I was glad to read a recent article from Chorus America this week entitled A New Career Path For Singers. The author outlines the trend of the last decade, whereby young singers graduating from excellent training grounds such as the Yale Institute Of Sacred Music, Westminster Choir College, and other venerable institutes of higher learning, are “knitting together careers by traveling from city to city to perform with professional choral ensembles.” This is certainly a 21st Century development, and is elevating the overall standard and, in most cases, visibility of choral music as a genre of music-making in America. It is also changing the way in which choral music takes place within a given community. In the past, a town or city that was NOT New York, Boston, Washington, or a handful of other well-stocked cultural centers, would rely on local singers being assembled by a hard-working, talented, dedicated local musician in order to produce a season of choral concerts that would achieve greater heights than the local volunteer choral society. Another option for exposure to good quality choral music was the importing of great collegiate or cathedral choirs from England, beginning in the mid-1900s when such ventures began to be somewhat practical. As I suggested in a recent presentation at the Dallas AGO Convention, the attraction of undertaking this as a financially responsible and practical endeavor is surely waning. In large part, I believe that this is due to the significant rise in standard of professional choral ensembles in the USA. Because of the rise of the “fly-in” model – not choirs from Europe, but individual singers from Stateside locations – it is now quite possible to hear first-rate choral music in places like Austin, Miami, Tucson, Santa Fe, and other cities where, twenty years ago, such opportunities would have been rare.

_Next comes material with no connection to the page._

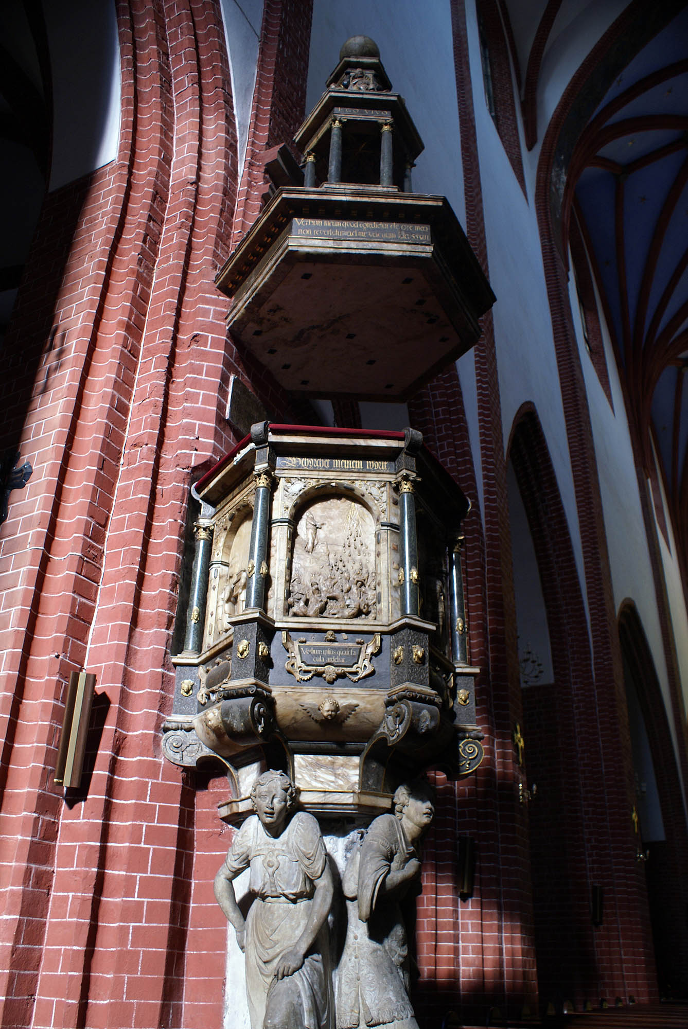 Wrocław, kościół p.w. św. Marii Magdaleny, ob. katedra polsko-kat., 1342-1360, 1 poł. XV, 1888-1992, po 1945

Several colleagues of a certain age – mine! – chimed in with completely legitimate comments on Facebook feeds in response to this article. These ranged from an observation that…

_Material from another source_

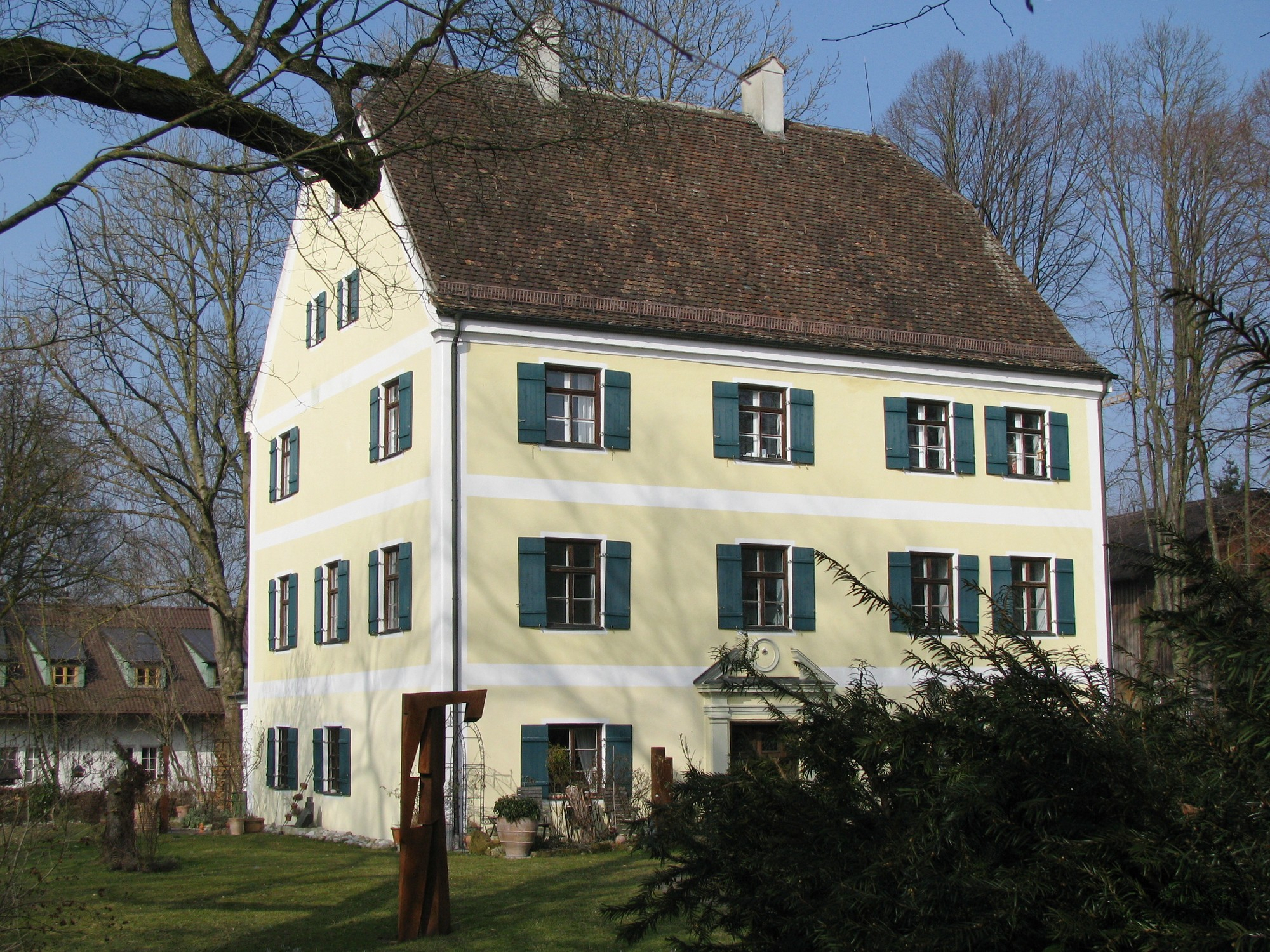 Sog. Unteres Schloss in Pähl, dreigeschossiger Bau aus der Mitte des 16. Js., mit barocken Zutaten; Ansicht von Süden.

“in NYC in the late 70s, choral/ensemble gigs with the likes of Musica Sacra, NYChoral Artists, NYEnsemble for Early Music, Gregg Smith, Waverly Consort and whichever church/temple job one landed kept the bills paid. Occasional trips to the Philadelphia Singers, Folger Consort and Boston Early Music Festival broadened the horizon.”

And…

“things have come a long way in the US where being an ensemble singer was seen as being a failure.”

While some individuals’ comments smacked of a certain envy that this “itinerant choral musician” phenomenon is happening now, nobody was critical of the development. One commentator said…

“it’s great to see ensembles and choruses sprouting up across the country! For those singers with flexibility, there’s gold in them there hills!”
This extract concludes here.